Business

Stock exchanges eye aging tech after outages

Regulators and exchange operators will focus on the nation’s aging stock quote system when they meet on Thursday to address system outages that have shaken confidence in the markets.

Nasdaq OMX, NYSE Euronext and other exchange operators are set to meet with Securities and Exchange chief Mary Jo White at 9 a.m. to hash out a plan for dealing with a string of glitches and trading meltdowns.

The meeting was sparked by Nasdaq’s epic three-hour outage on Aug. 22, when the system that consolidates the pricing data of publicly traded companies at other exchanges experienced a major glitch.
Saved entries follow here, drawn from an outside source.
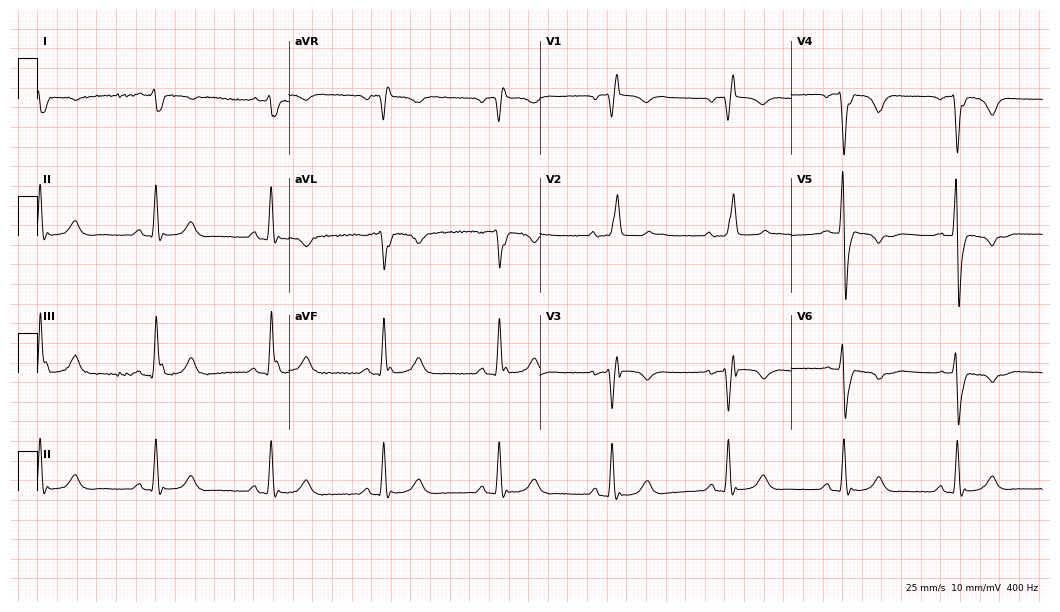
Electrocardiogram (10.2-second recording at 400 Hz), a male, 79 years old. Of the six screened findings (first-degree AV block, right bundle branch block (RBBB), left bundle branch block (LBBB), sinus bradycardia, atrial fibrillation (AF), sinus tachycardia), none is recorded.
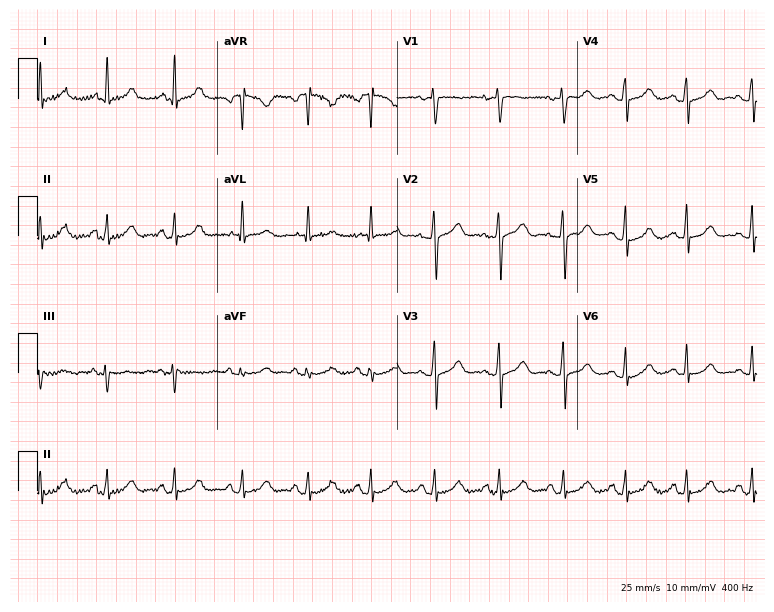
12-lead ECG from a female, 32 years old (7.3-second recording at 400 Hz). No first-degree AV block, right bundle branch block (RBBB), left bundle branch block (LBBB), sinus bradycardia, atrial fibrillation (AF) or sinus tachycardia recorded for this tracing.
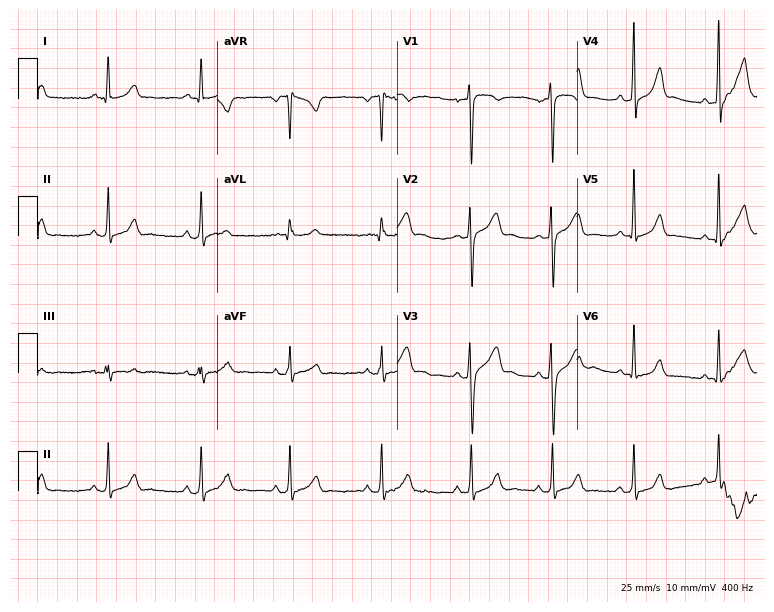
ECG (7.3-second recording at 400 Hz) — a male patient, 21 years old. Labelled as a normal ECG.
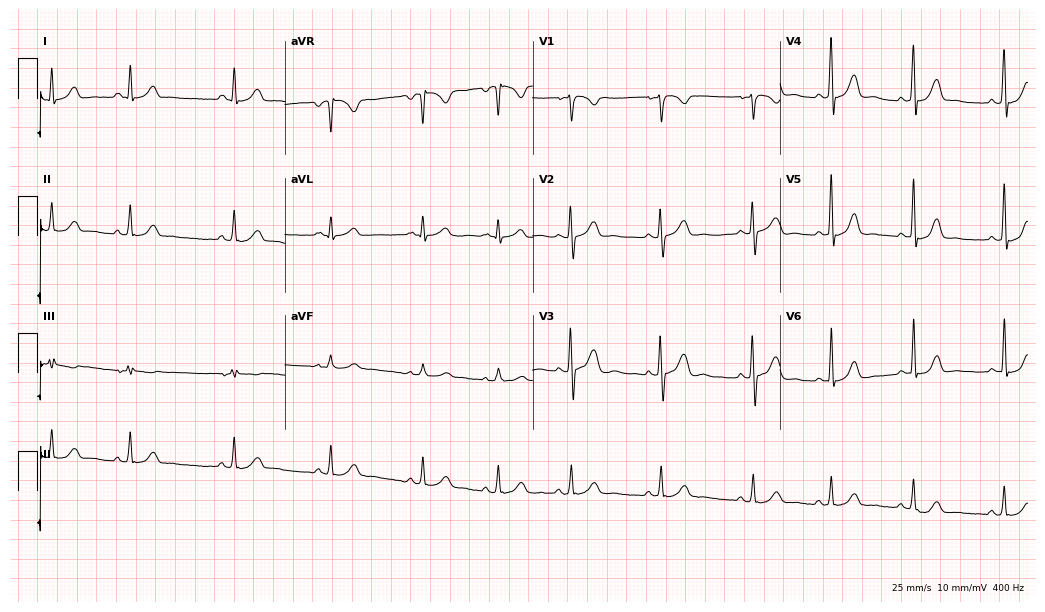
12-lead ECG from an 18-year-old female (10.1-second recording at 400 Hz). Recorded interpretation: within normal limits.
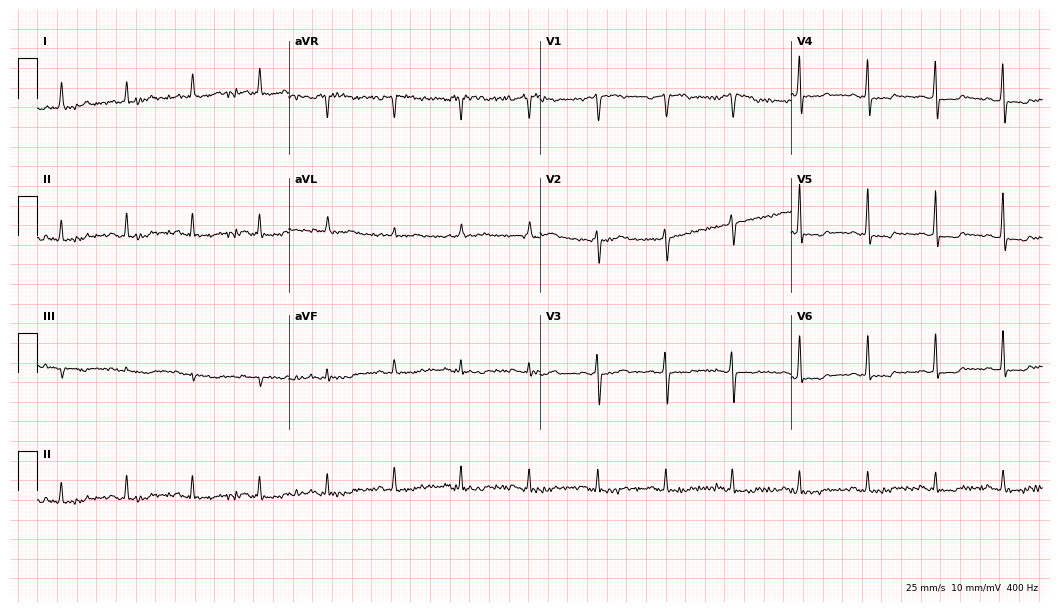
12-lead ECG from a 62-year-old female patient. No first-degree AV block, right bundle branch block (RBBB), left bundle branch block (LBBB), sinus bradycardia, atrial fibrillation (AF) or sinus tachycardia recorded for this tracing.
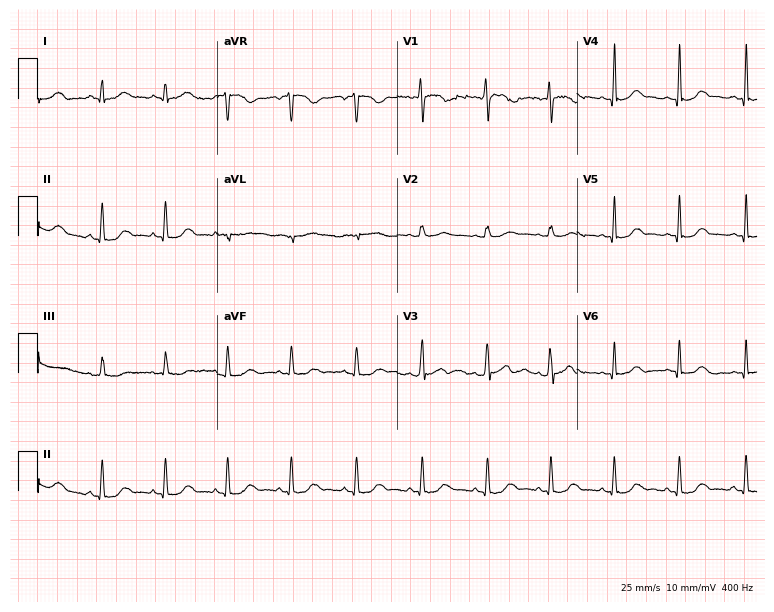
12-lead ECG from a female patient, 22 years old. No first-degree AV block, right bundle branch block (RBBB), left bundle branch block (LBBB), sinus bradycardia, atrial fibrillation (AF) or sinus tachycardia recorded for this tracing.
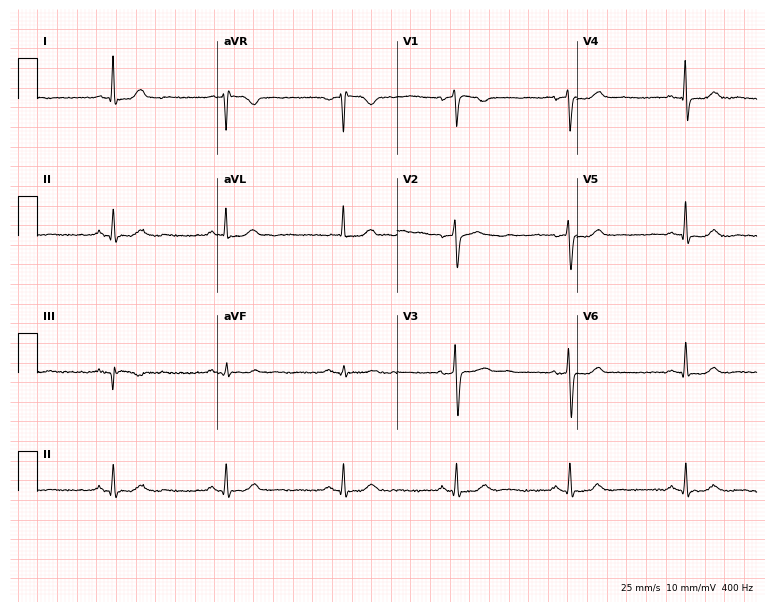
Standard 12-lead ECG recorded from a female patient, 49 years old. Read as a normal ECG.
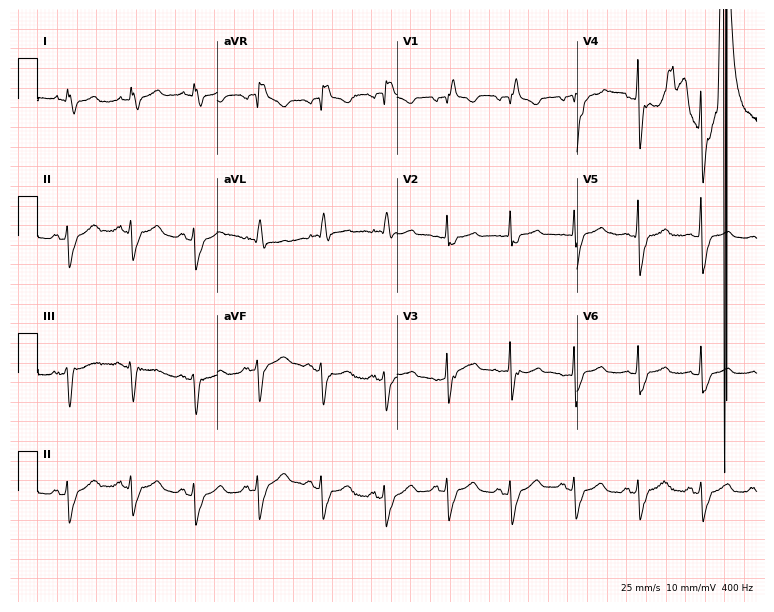
Electrocardiogram (7.3-second recording at 400 Hz), a female, 83 years old. Interpretation includes right bundle branch block.

Backing up and upgrading the system, known as the securities information processor, or SIP, will be a main topic of discussion, sources said. The SIP system was engineered a decade ago and exchange bosses likely will float upgrading it, among other ideas.

Sources said one way is to standardize the SIP systems across more than a dozen exchanges so that they share the same capacity limits — how much information per second they can process — and better communicate with each other.

Another idea is creating parallel SIP servers that would back up any one of the exchanges in case of a glitch at one or more.

Kill switches to eliminate erroneous trades before they taint other systems also will be a topic of discussion, sources said.

Many of the ideas have been floated before during the reign of White’s predecessor, Mary Shapiro. However, White is expected to push for implementation more aggressively.

Exchanges operators landed on regulators’ radar after the chilling May 6, 2010, “Flash Crash” that saw the markets plunge more than a 1,000 points in a matter of minutes only to recover just as quickly.